Laboratory tests play a central role in the diagnosis and management of liver disease in children. In this article the usefulness Liver function tests in the diagnosis of liver disease has been dealt with. Though imaging, histology and endoscopy are also important in the diagnosis of liver diseases covering these tests are beyond the scope of this article
Sometimes abnormal laboratory tests may be the only indication of liver dysfunction. Although the term liver function tests is in common usage, most of the lab test used routinely do not measure the function of the liver except serum albumin and prothrombin time and the rest are indirect tests and not specific to liver diseases alone.
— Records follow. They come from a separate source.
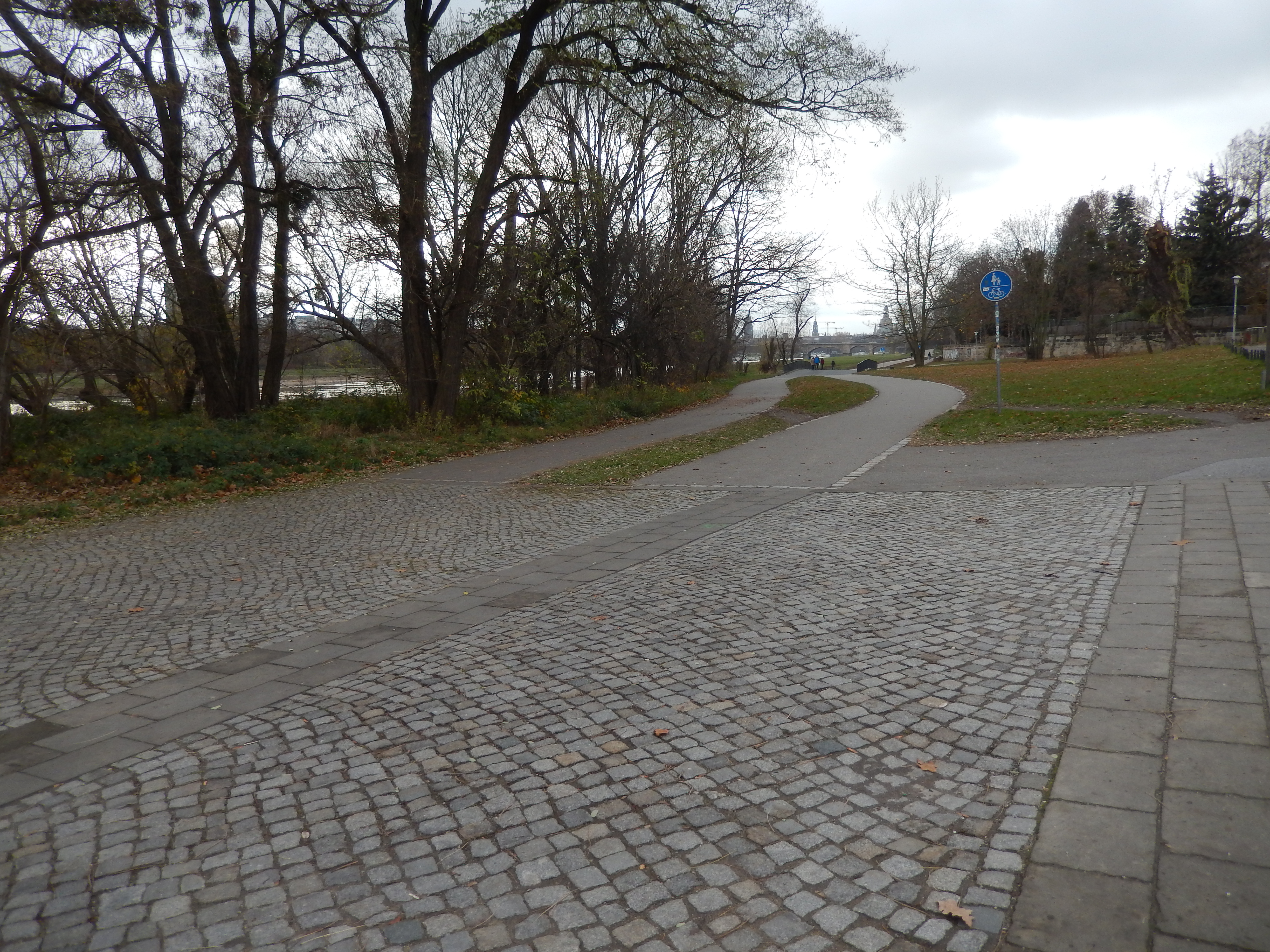 Dresden Körnerweg: Der Körnerweg entstand bereits vor dem Jahr 1700 und verband als Marktweg das Dorf Loschwitz mit der Stadt Altendresden (Dresdner Neustadt). Die Händler und Bauern brachten so ihre Erzeugnisse in die Stadt. Im Zeitalter der Industrialisierung benutzten die Bomätscher (Schiffszieher) den Weg zum Ziehen der Elbkähne. Der Weg wurde um 1908 verbreitert und endete an der Holzhofgasse. Heute wird er von Wanderern und Spaziergängern genutzt und ist Bestandteil des Elberadweges. Sanierung ist geplant. An der Prießnitz
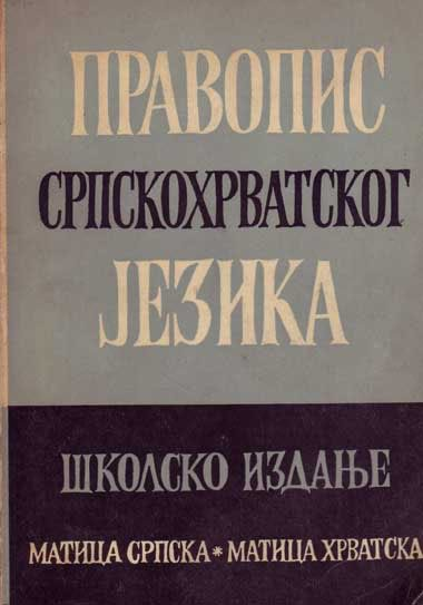 Srpskohrvatski / српскохрватски: Pravopis srpskohrvatskog jezika iz 1960. godine u zajedničkom izdanju Matice srpske i Matice hrvatske.
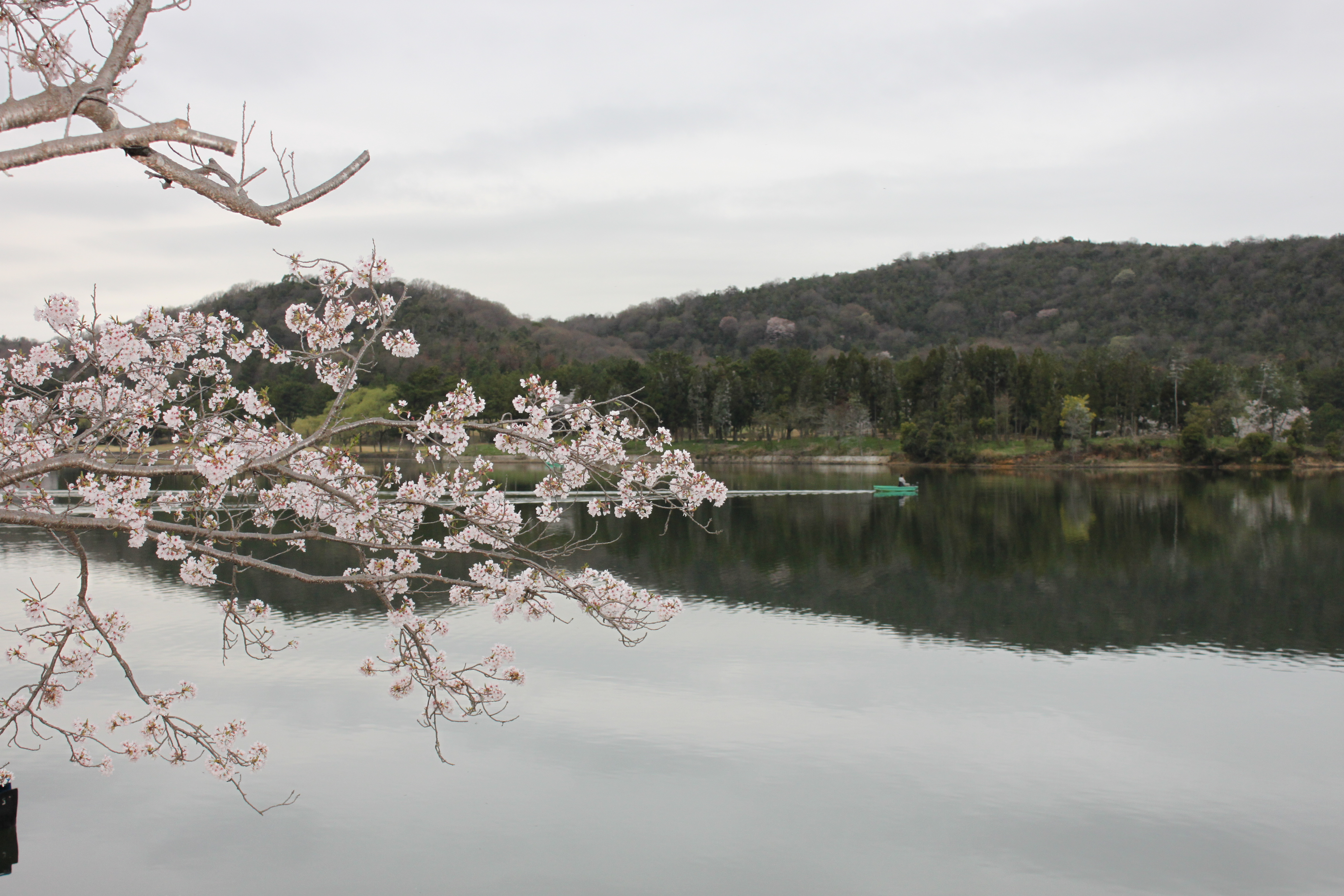 県立自然公園鴨池
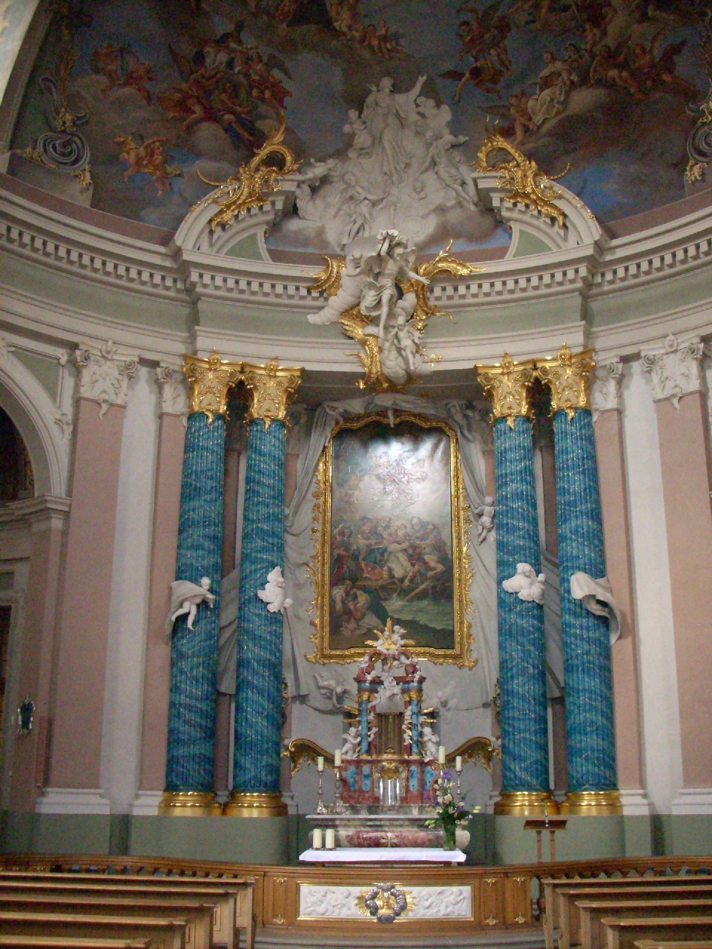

Tests to evaluate liver disease:
Tests of biochemical activity
Alanine aminoTransferase (ALT)
· Aspartate aminoTransferase (AST)
Lactic Dehydrogenase (LDH)
Tests of cholestasis
· Gamma Glutamyltranspeptidase (GGT)
· Alkaline phoshatase (AP)
· Bilirubin (total and fractionation)
· Urinary urobilinogen
· Serum and urine bile acids
Tests for synthetic function
· Albumin and other serum proteins
· Prothrombin time
· Serum lipids and lipoproteins, cholesterol and triglycerides
Miscellaneous specific serum tests (a1-antitrypsin, ceruloplasmin, a-fetoprotein, auto antibodies)
Tests for quantitative function – difficult to perform and not practically useful
A liver enzyme is a protein that helps to speed up a chemical reaction in the liver. Liver enzymes have been useful as a screening test for liver diseases, to determine the pattern of liver disease,assess severity and also in the follow up of the patients with liver disease
Enzymes that detect hepatocellular necrosis Aminotransferases Aspartate aminotransferase (AST, formerly SGOT) and Alanine aminotransferase (ALT, formerly SGPT) are the most frequently utilized and specific indicators of hepatocellular necrosis and usually catalyze the transfer of a-amino group to a-keto group.
Aspartate aminotransferase (AST)is a mitochondrial enzyme present in liver, cardiac muscle, skeletal muscle, kidneys, brain, pancreas, lungs leukocytes and erythrocytes whereas Alanine aminotransferase (ALT) is a cytosolic enzyme which is more specific for liver damage and present in higher concentration in liver than in heart/skeletal muscle and normal values of these enzymes range from 5-35 IU/l.
The rise in liver enzymes may be severe ( > 20 times, 1000 U/L) in viral hepatitis, drug or toxin induced hepatic necrosis and circulatory shock, moderate (3-20 times) in acute & chronic hepatitis, neonatal hepatitis, and acute biliary tract obstructions or mild (1-3 times) in sepsis, Extra Hepatic Biliary Atresia (EHBA), Myositis, Duchenne muscular dystrophy and even after vigorous exercise.
Level of enzyme elevation shows poor correlation regards the extent of necrosis and is of little value in predicting the outcome. Similarly decreasing enzyme level though may indicate recovery can also be due to massive destruction when it indicates poor prognosis.
The ratio of AST and ALT (AST/ALT) may be useful to differentiate certain conditions. The normal ratio is less than or equal to 1 and a ratio of more than 2 is seen commonly in alcoholic hepatitis probably due to pyridoxine deficiency and in acute Wilsons the ratio is usually more than 4 and one should remember that a higher ratio may also be seen incirrhosis due to any cause because of reduced plasma clearance of AST.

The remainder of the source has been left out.